*DIRECTIONS FOR THIS TASK*: Before you write out the listing, remove the pictures; everything else stays exactly as it is.

*DATA BLOCK*:
*****
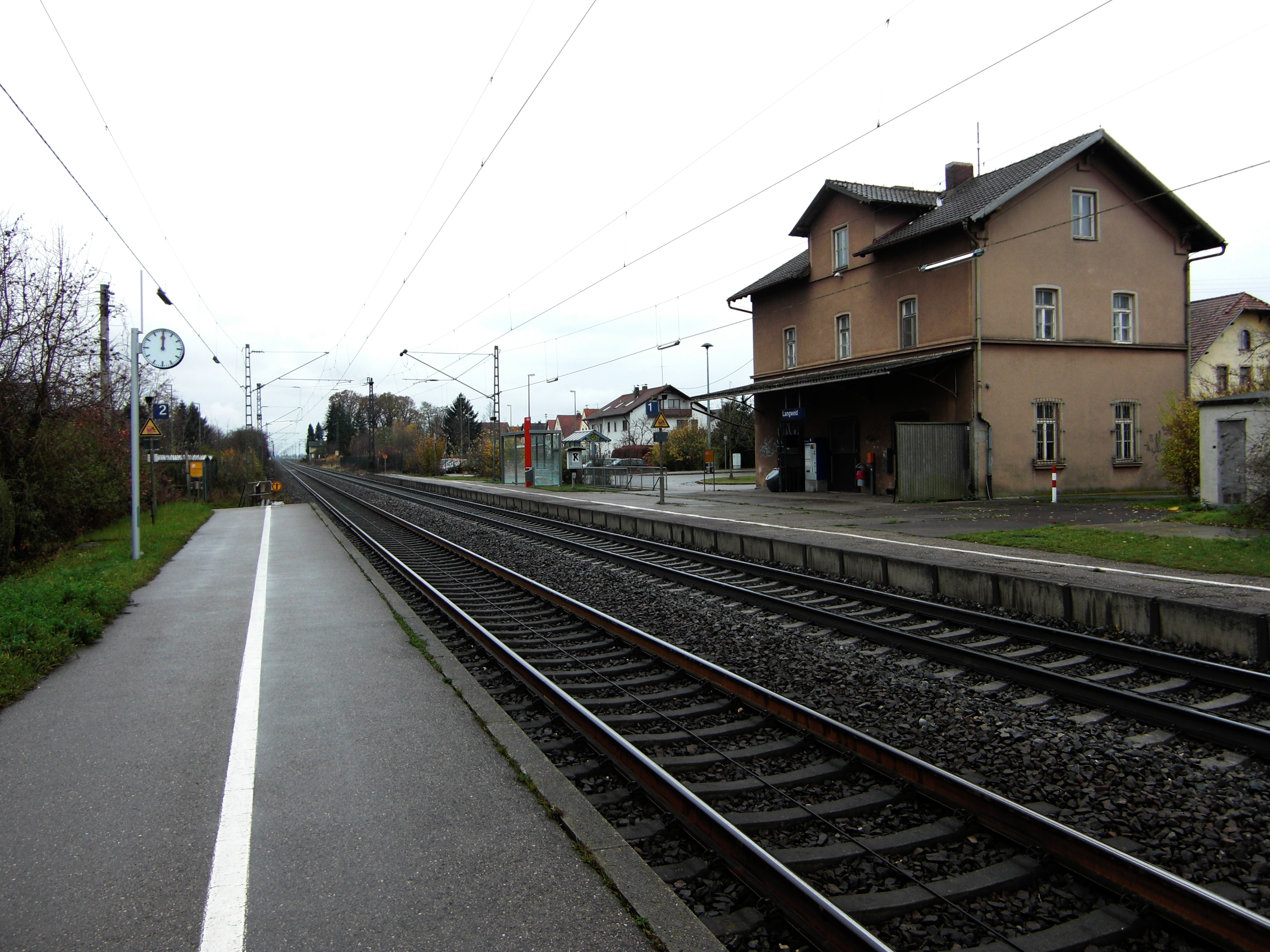 Langweid am Lech, Bahnhof
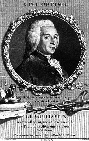 Portrait du docteur JL Guillotin
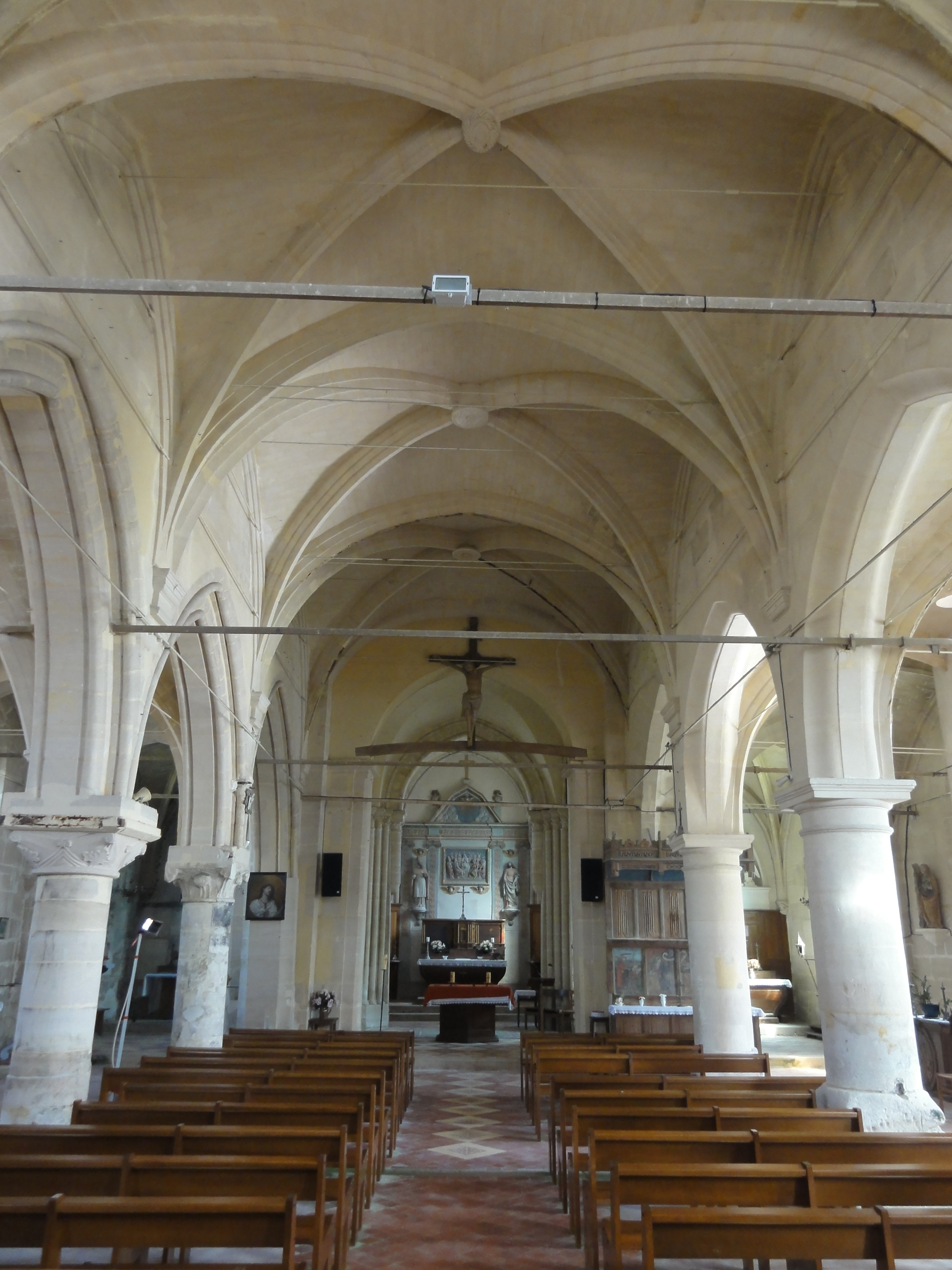 Intérieur de l'église (voir titre).
*****
*TASK OUTPUT*:
 Langweid am Lech, Bahnhof
 Portrait du docteur JL Guillotin
 Intérieur de l'église (voir titre).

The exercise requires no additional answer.